#### [TASK DETAILS]
Please give the listing again in full, leaving out its images.
[DATA SECTION]
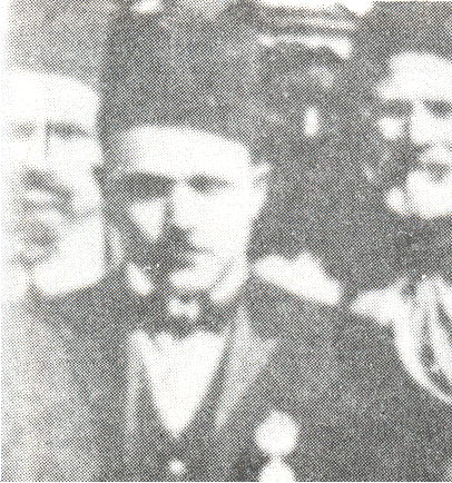 محمد بن عمر الأنسي (1880 - 1951)، من أقدم الشخصيات العربية التي خدمت في ديوان الأمير عبد الله بن الحسين مع البدايات الأولى لتأسيس الدولة الأردنية. وقد تولى منصب رئيس الديوان الأميري لثلاث مرات بالإضافة إلى المناصب النيابية والوزارية الأردنية، وكان صحفيا وأديبا.
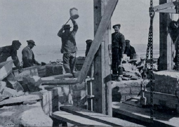 La construction du phare de l'Île Vierge (photo prise en 1899 à 45 mètres de hauteur)
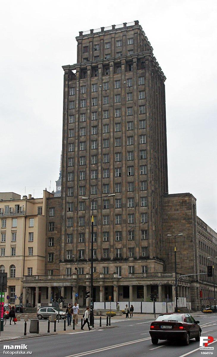 Dawny Prudential widziany z ulicy Świętokrzyskiej
[/DATA SECTION]
#### [EXERCISE RESULT]
 محمد بن عمر الأنسي (1880 - 1951)، من أقدم الشخصيات العربية التي خدمت في ديوان الأمير عبد الله بن الحسين مع البدايات الأولى لتأسيس الدولة الأردنية. وقد تولى منصب رئيس الديوان الأميري لثلاث مرات بالإضافة إلى المناصب النيابية والوزارية الأردنية، وكان صحفيا وأديبا.
 La construction du phare de l'Île Vierge (photo prise en 1899 à 45 mètres de hauteur)
 Dawny Prudential widziany z ulicy Świętokrzyskiej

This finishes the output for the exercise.